There are several cases where you might want to use Azure Log Analytics to monitor your NiFi instances. An obvious one is when NiFi is running in Azure. Azure Log Analytics can also be used as single monitoring/alerting solution for multiple applications making operations easier by providing a single interface for this. You might want this if you want to monitor business processes which span multiple applications and you want to monitor the entire process to for example identify bottlenecks.
In this blog post I’ll show you how easy it is to achieve this using the AzureLogAnalyticsReportingTask and the AzureLogAnalyticsProvenanceReportingTask from NiFi and what you need to configure in Azure Log Analytics to make this work.
Azure Log Analytics configuration part 1; preparations
In order to use Log Analytics, you first need to create a Log Analytics workspace. This is pretty straightforward and described here. After you’ve configured a workspace, you can obtain a “Workspace ID” and a “Primary key” under “Agent Management”. You will need this information to configure NiFi with.
In NiFi you can add reporting tasks to provide an external system with metrics. First you go to the Controller Settings;
Next in the Reporting tasks tab, you can add the AzureLogAnalyticsReportingTask and/or the AzureLogAnalyticsProvenanceReportingTask.

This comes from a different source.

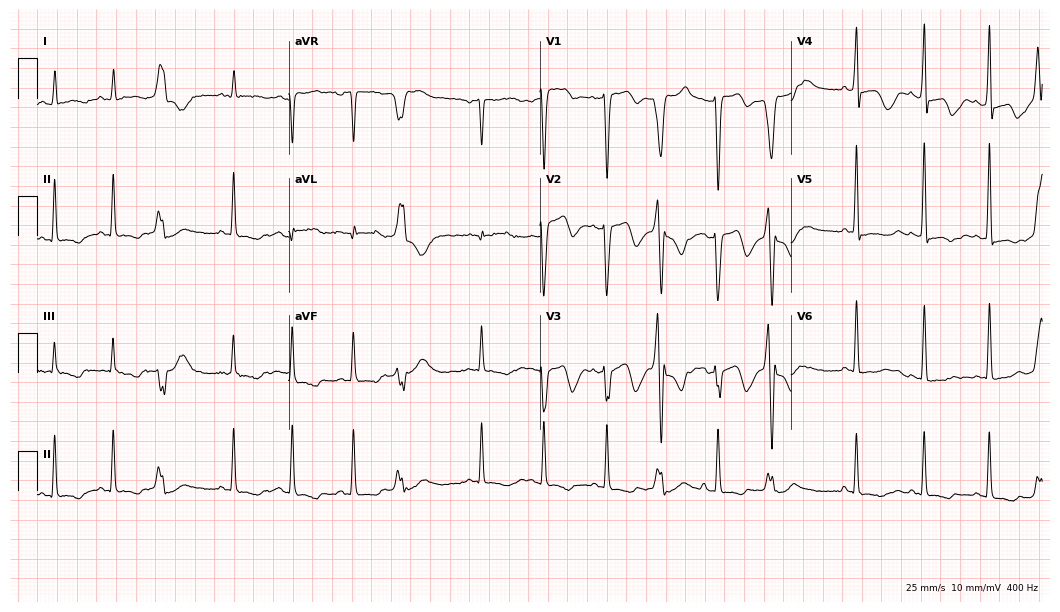
12-lead ECG from a 49-year-old male. Screened for six findings — first-degree AV block, right bundle branch block (RBBB), left bundle branch block (LBBB), sinus bradycardia, atrial fibrillation (AF), sinus tachycardia — none is recorded. Findings outside these six are not listed.

These require some configuration;
For the Log Analytics Workspace Id you can fill in the previously obtained Workspace ID. For the Log Analytics Workspace Key you can fill in the Primary Key as obtained earlier. It is also possible to specify process groups to monitor specifically. If not specified, the metrics and provenance data will be gathered on global level which might be of less value.
The AzureLogAnalyticsReportingTask sends metrics to Log Analytics, like for example JVM metrics and, a useful metric to monitor, FlowFilesQueued. In most cases this value shouldn’t be too high as it could indicate a bottleneck or error. The AzureLogAnalyticsProvenanceReportingTask sends provenance events to Log Analytics. These indicate when flowfiles are created, when they are changed, when they expire, etc. This allows you to more specifically monitor what is happening in your environment. N.b. AzureLogAnalyticsProvenanceReportingTask can generate quite some data if you have many flowfiles going through your environment.

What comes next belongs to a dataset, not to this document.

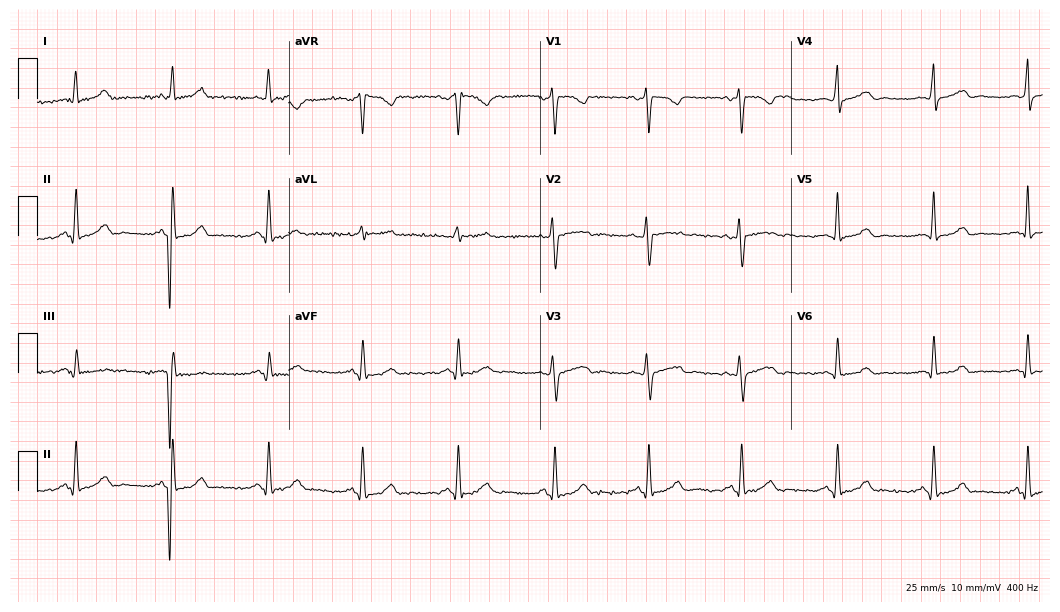
Standard 12-lead ECG recorded from a female patient, 32 years old. None of these six findings is recorded: first-degree AV block, right bundle branch block (RBBB), left bundle branch block (LBBB), sinus bradycardia, atrial fibrillation (AF), sinus tachycardia.

Azure Log Analytics configuration part 2; alerting
Now NiFi can send information to Azure Log Analytics, but how to go from there? Inside Log Analytics, the metrics and provenance events become available under Logs, Custom Logs as tables you can query. In the below example I’m querying the FlowFilesQueued metric.
You can query the provenance events in a similar way
Based on a query, you can also create Alerts. First you need to create an Action Group. An action group is a collection of notifications which can be triggered by an Alert rule (see more here)
Next you can of course test the Action group
After you’ve defined the Action group, you can create an Alert rule based on a query to trigger the Action group.
When the Alert goes off, you can receive mail or an SMS. You can also get an overview of alerts which have been fired and their status.
Mind that Alert rules are not free.
This setup gives a basic idea of how you can get NiFi metrics and provenance events into Azure Log Analytics. This is of course not the entire story. The example alert I’ve configured in this blog post does not contain enough information to pinpoint an issue. Also you might want to tweak how often the alert triggers.
Depending on the metrics/provenance/logging solution which NiFi needs to feed, the way to achieve this might differ. See for example below on how you can achieve something similar for logging to Azure Log Analytics and how feeding Elasticsearch with the same information could look like.
Logfiles to Azure Log Analytics
NiFi logfiles do not end up in Azure using the above method. Consider whether you need this since achieving this is more difficult (often more people involved) than just metrics and provenance data since it requires installation and maintenance of an Azure agent.
This can be done using the Azure Monitor Agent (the Azure Log Analytics Agent is a legacy product). Read some details about this here. For the installation of the agent, an Azure Arc enabled server is required when you want to run the Agent on Linux. In order to use this Agent to collect data, some configuration is required which is described here. A limitation of the agent is ‘the log file must not allow circular logging, log rotation where the file is overwritten with new entries, or the file is renamed and the same file name is reused for continued logging.’. This can be a serious limitation since often you do not want your logfile to be ever increasing in size. As an alternative you can use syslog for this. NiFi can log to syslog since it uses Logback for logging and Logback has a SyslogAppender (read here).
Suppose you want to send metrics to ElasticSearch instead of Log Analytics, you can use the PrometheusReportingTask which provides information on an endpoint on the NiFi server. You can then poll the endpoint from an InvokeHTTP processor. The information can be converted to JSON using ReplaceText and regular expressions. The result can be send to ElasticSearch using the PutElasticsearchJson processor. There is an ElasticsearchReportingTask available here but it does not have much traction and people from the NiFi project themselves don’t think this would be the way to go about this (read here).
Suppose you want to send logfiles to ElasticSearch, consider tools like FileBeat to achieve this. There is an Elasticsearch appender for logback available here which you can use instead from NiFi but this would require adding additional libraries to the NiFi installation. I’ve not tried this myself.